Tuesday, July 9, 2013

Having a Quince Mass...or Not?

By Coral Rey

The religious ceremony has been a tradition in the quinceañera celebration for a long time until recently. While some girls choose to continue the religious tradition, others do not. What are the details behind their decision to have or not have a celebration, and how do young ladies decide whether or not to have a ceremony?

While planning (or even just thinking of) a quinceañera celebration, one element of the festivities always comes to mind: the religious ceremony. According to quincehelp.com, “the quinceañera mass is a thanksgiving for [the Quinceañera’s] first 14 years of life.” Nowadays, the religious ceremony is seen as an optional part of the quince celebration. Girls having a quince use their religious beliefs (or lack thereof) to determine whether or not to have a religious ceremony.

For April Reza, a high school graduate who had her quince in 2010, deciding to have a religious ceremony was easy. “It’s something I [had] always wanted since I was little,” she remembers with a smile. Growing up as a Catholic in an all-Catholic household, April saw the religious ceremony pass down as a tradition in her family. “It’s something we always do,” she says.

Since having a religious celebration is a tradition in her family, it was very well received. April recalls, “They really enjoyed it…they wish they could’ve done the whole thing over again.”

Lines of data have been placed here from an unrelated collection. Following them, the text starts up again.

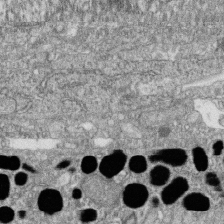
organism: Zebrafish
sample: Cilia; retinal pigment epithelium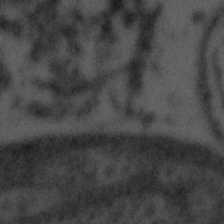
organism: Tuwongella immobilis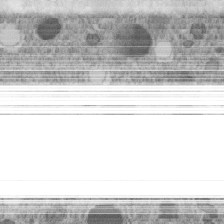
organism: C. elegans
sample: C. elegans embryo early stage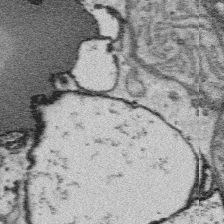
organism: Platynereis dumerilii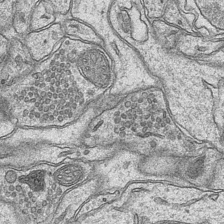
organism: Mouse
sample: CA1 Hippocampus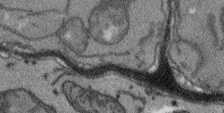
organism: Arabidopsis thaliana
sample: Root tip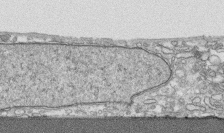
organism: Human
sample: CRL-1474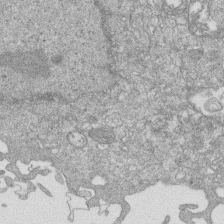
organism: Human
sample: HeLa cell HIV synapse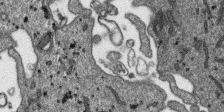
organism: Human
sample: Lung epithelial cells infected with SARS-CoV-2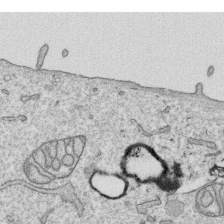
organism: Human
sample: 1205lu cells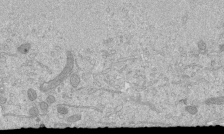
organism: Mouse
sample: ED-1 cell nuclei; centrioles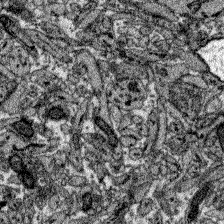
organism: Zebrafish
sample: Larval olfactory bulb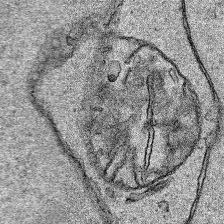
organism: Human
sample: Mitochondria in HCT116 cells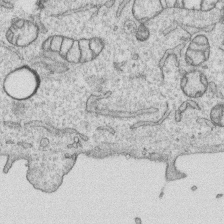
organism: Human
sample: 1205lu cells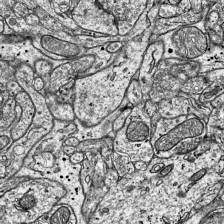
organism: Mouse
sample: Visual Cortex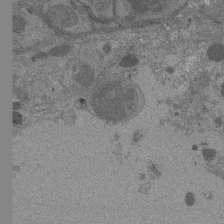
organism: Drosophila
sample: Antenna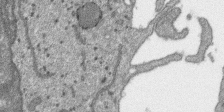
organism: Human
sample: Lung epithelial cells infected with SARS-CoV-2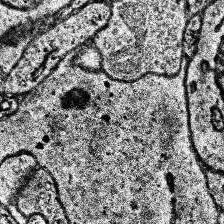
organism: Human
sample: Temporal Lobe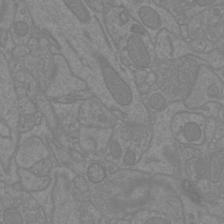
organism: Mouse
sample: Cortical neurons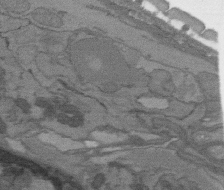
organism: C. elegans
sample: AFD neurons C. elegans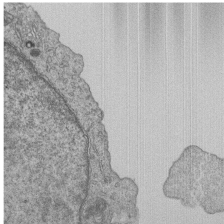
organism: Human
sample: MDA-MB-231 cells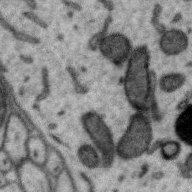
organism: Zebra finch
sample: Brain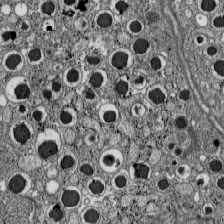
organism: C57BL Mouse
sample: Pancreatic islet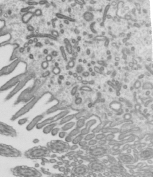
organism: Mouse
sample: Mouse epididymis efferent ductule cilia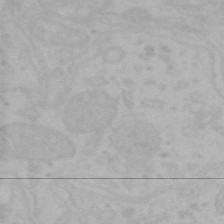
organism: Mouse
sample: Choroid plexus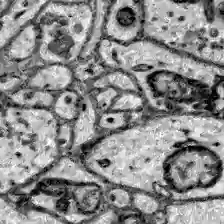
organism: Zebrafish
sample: Brain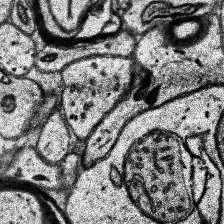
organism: Human
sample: Temporal Lobe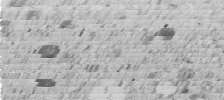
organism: C. elegans
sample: C. elegans embryo early stage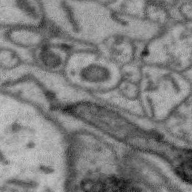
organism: Zebra finch
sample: Brain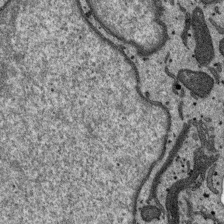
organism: Human
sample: Lung epithelial cells, uninfected (mock) control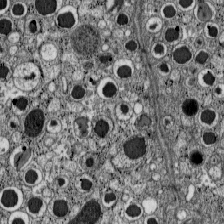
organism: C57BL Mouse
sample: Pancreatic islet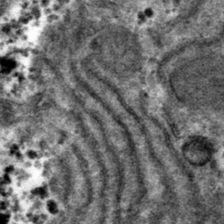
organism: Mouse
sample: Mouse hepatocytes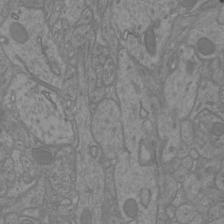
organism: Mouse
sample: Cortical neurons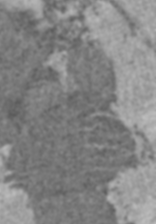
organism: C57BL Mouse
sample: Heart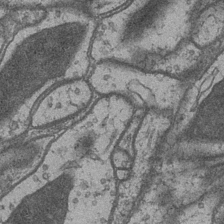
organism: Drosophila
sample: Optic medulla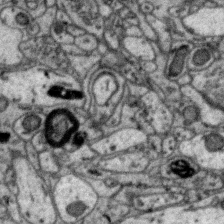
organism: Zebra finch
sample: Brain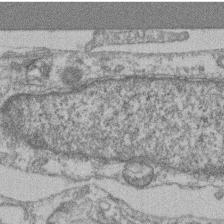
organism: Mouse
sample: T cell stromal cell synapse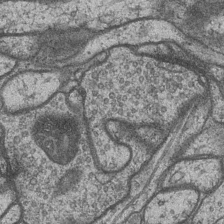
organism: Drosophila
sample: Optic medulla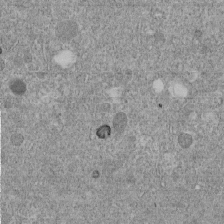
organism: C. elegans
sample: C. elegans embryo early stage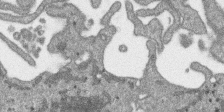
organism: Human
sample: Lung epithelial cells infected with SARS-CoV-2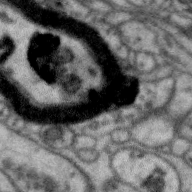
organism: Zebra finch
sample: Brain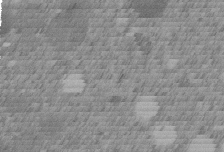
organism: C. elegans
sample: C. elegans embryo early stage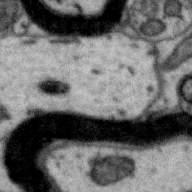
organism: Zebra finch
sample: Brain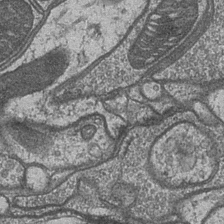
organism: Drosophila
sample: Optic medulla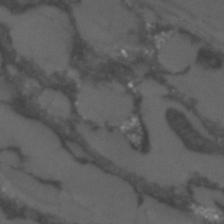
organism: C. elegans
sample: C. elegans embryo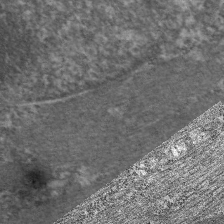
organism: C. elegans
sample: Pharynx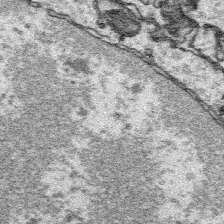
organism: Platynereis dumerilii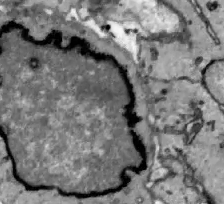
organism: Zebrafish
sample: Actinotrichia fibers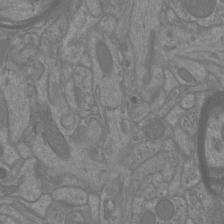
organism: Mouse
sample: Cortical neurons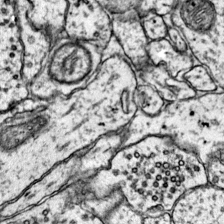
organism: Mouse
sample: Primary visual cortex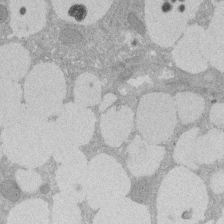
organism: Rat
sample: Salivary granule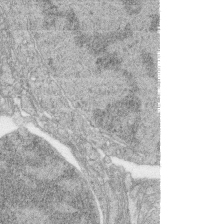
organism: Zebrafish
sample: synaptic ribbons in rod cells and cone cells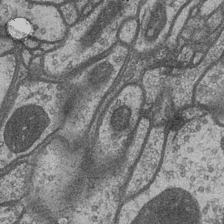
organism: Drosophila
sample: Optic medulla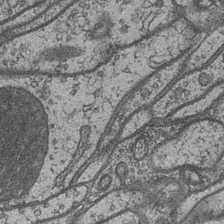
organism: Drosophila
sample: Optic medulla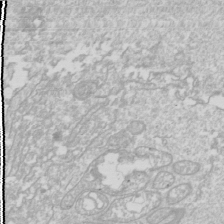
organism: Drosophila
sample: Cell division; meiosis; drosophila spermatocytes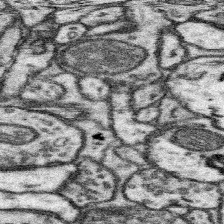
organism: Mouse
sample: Somatosensory cortex neuropil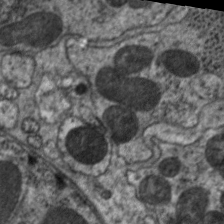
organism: C. elegans
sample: Pharynx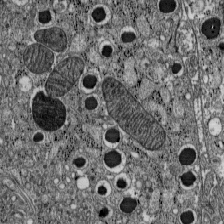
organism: C57BL Mouse
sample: Pancreatic islet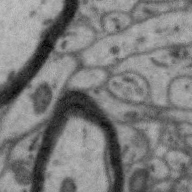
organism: Zebra finch
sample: Brain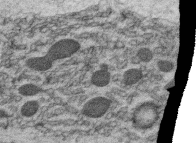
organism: C. elegans
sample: C. elegans oocyte; sperm cells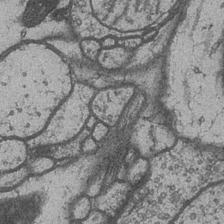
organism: Drosophila
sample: Optic medulla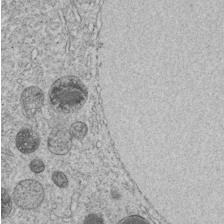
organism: C. elegans
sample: C. elegans embryo early stage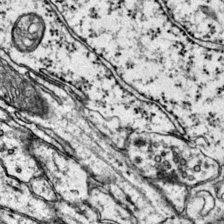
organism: Mouse
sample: Primary visual cortex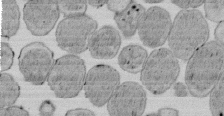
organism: E. coli
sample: Bacterial nucleoid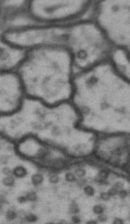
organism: Drosophila
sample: Brain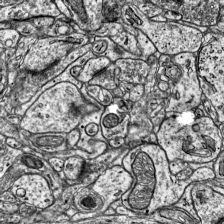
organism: Mouse
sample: Visual Cortex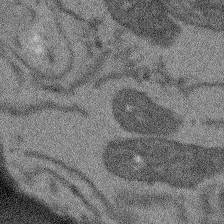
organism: Arabidopsis thaliana
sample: Root tip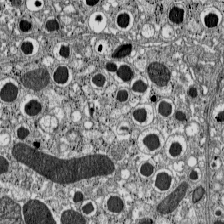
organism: C57BL Mouse
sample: Pancreatic islet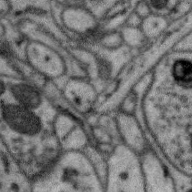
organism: Zebra finch
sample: Brain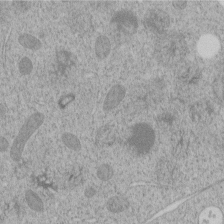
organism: C. elegans
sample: C. elegans embryo early stage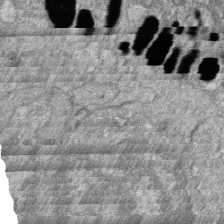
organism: Zebrafish
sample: Cilia; retinal pigment epithelium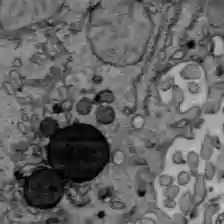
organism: C57BL Mouse
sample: Liver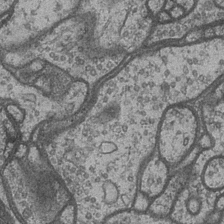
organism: Drosophila
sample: Optic medulla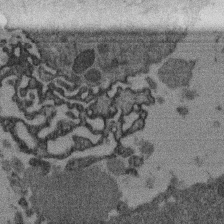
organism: Mouse
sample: Dividing mouse embryo 1 cell stage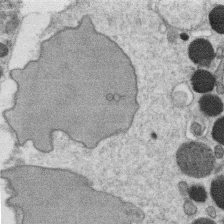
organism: C. elegans
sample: C. elegans oocyte; sperm cells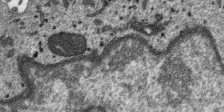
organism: Human
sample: Lung epithelial cells infected with SARS-CoV-2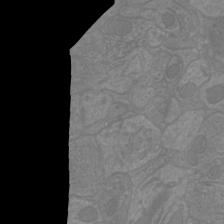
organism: Mouse
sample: Cortical neurons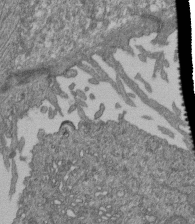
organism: Human
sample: Retinal organoid Rod and Cone cells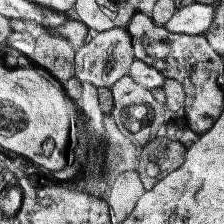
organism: Human
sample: Temporal Lobe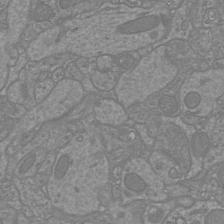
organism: Mouse
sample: Cortical neurons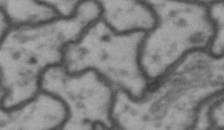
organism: Drosophila
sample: Brain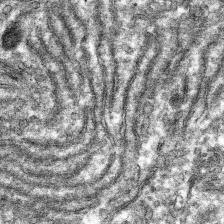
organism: Mouse
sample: Mouse hepatocytes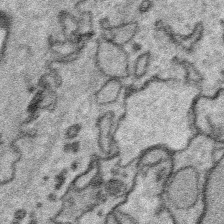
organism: Platynereis dumerilii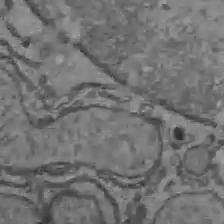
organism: C57BL Mouse
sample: Liver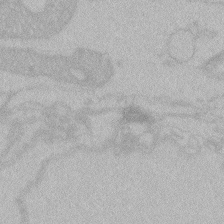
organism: Zebrafish
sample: Macrophage infected with Toxoplasma gondii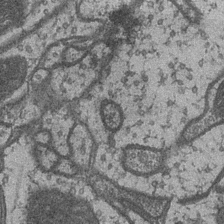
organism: Drosophila
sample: Optic medulla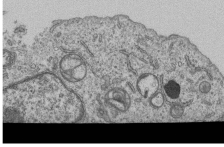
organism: Human
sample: MDA-MB-231 cells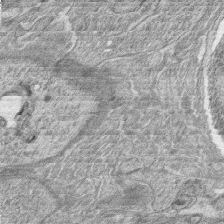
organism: Zebrafish
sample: synaptic ribbons in rod cells and cone cells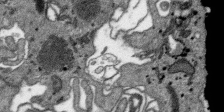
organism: Human
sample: Lung epithelial cells, uninfected (mock) control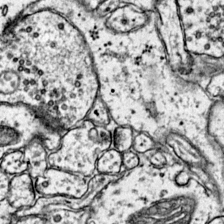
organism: Mouse
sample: Primary visual cortex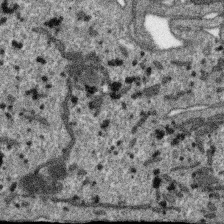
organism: Human
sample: Lung epithelial cells infected with SARS-CoV-2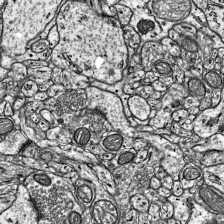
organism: Mouse
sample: Visual Cortex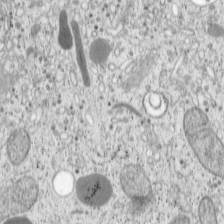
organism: African green monkey
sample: COS-7 cells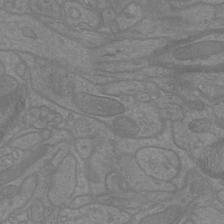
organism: Mouse
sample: Cortical neurons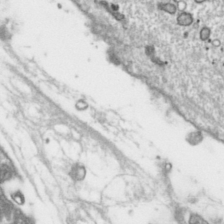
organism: Toxoplasma gondii
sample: Parasites in a vacuole inside a host cell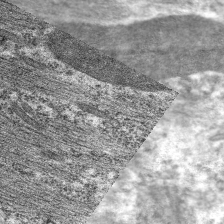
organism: C. elegans
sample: Pharynx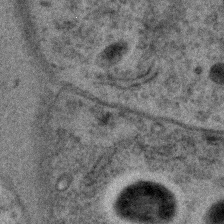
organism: C. elegans
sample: C. elegans embryo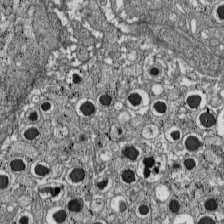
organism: C57BL Mouse
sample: Pancreatic islet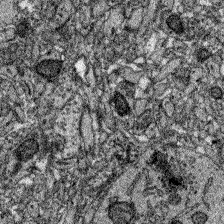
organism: Zebrafish
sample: Larval olfactory bulb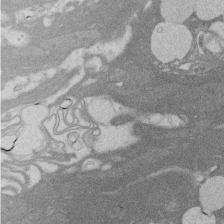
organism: Rat
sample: Salivary granule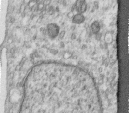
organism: Human
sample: Centriole in RPE cells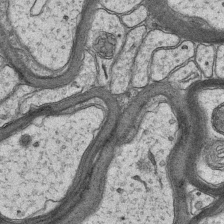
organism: Mouse
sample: CA1 Hippocampus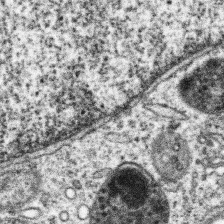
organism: Human
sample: HeLa cells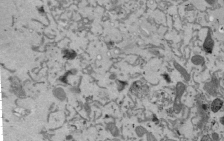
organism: Mouse
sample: ED-1 cell nuclei; centrioles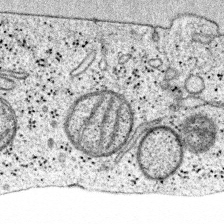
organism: Human
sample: HeLa cells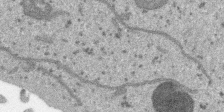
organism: Human
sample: Lung epithelial cells infected with SARS-CoV-2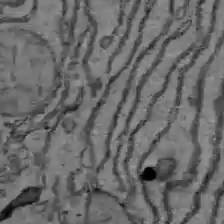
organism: C57BL Mouse
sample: Liver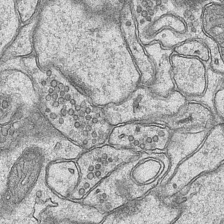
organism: Mouse
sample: CA1 Hippocampus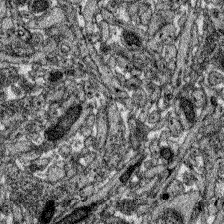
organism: Zebrafish
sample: Larval olfactory bulb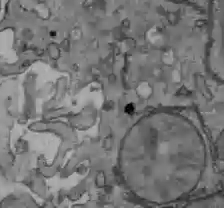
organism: C57BL Mouse
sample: Liver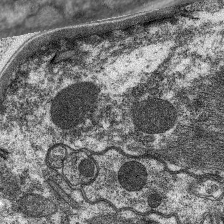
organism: C. elegans
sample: Pharynx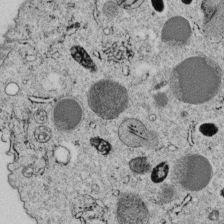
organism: C. elegans
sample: C. elegans embryo early stage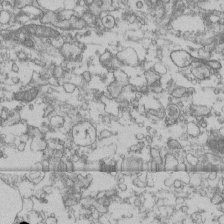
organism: Human
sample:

While some girls like April go the traditional route, others like to be different, such as Nastassia Artalejo, a self-employed photographer who had her quince back in 2006. Raised in a non-religious household and being agnostic herself, Nastassia chose to not have a religious ceremony for her quinceañera. Nastassia says that having a religious ceremony was “not important [for me]. I just wanted to be there to celebrate what my parents thought was an important birthday.”

While Nastassia’s parents were fine with her not having a ceremony, her extended family did not have a similar reaction. “It was confusing for the rest of my family that I wasn’t having a ceremony because they are all Catholic. My cousins all had ceremonies at churches, but I didn’t,” she recalls.

So what does this all mean for girls out there planning their quince? How should they go about deciding whether or not to have a religious ceremony? Amalia Castro, a musician who had her quince back in 1999 weighs in on the issue, saying “They (Quinceañeras) should just be informed what it is about and let them decide if they want the ceremony or not.”

Ultimately, a religious ceremony should be something you “do…for yourself,” says Nataly Monique Montana, a 10th grader who recently had her quince in 2012. Nataly was raised as a Baptist but was not officially baptized in her church. In order for her to have had a religious ceremony at her church, she and her parents would have had to go through a series of religious meetings with the priest of her church and be baptized. When Nataly and her parents were planning her quince and they learned what steps they would have to take to have a ceremony, there just wouldn't be enough time before her quince. Nonetheless, Nataly and her parents were not disheartened because they couldn't have a ceremony. Nataly says that instead,  "my dad and I said a prayer at the [quince] party" something that Nataly remembers as being personal and fulfilling. Despite Nataly coming from a religious upbringing she recalls, "no one said anything" about her not having had a religious ceremony.

While having a religious ceremony as part of a quince is customary, girls planning their quince shouldn’t feel pressured to follow in tradition’s footsteps for the sake of doing so. According to Quinceanera.com, a girl renews her baptismal vows and promises to honor herself and her religion before God and her community at the ceremony. This carries a lot of religious and cultural significance, so don’t do it if your heart and personal beliefs aren’t in it. Remember, it is your big day, so make it yours in your own special way, with or without a ceremony.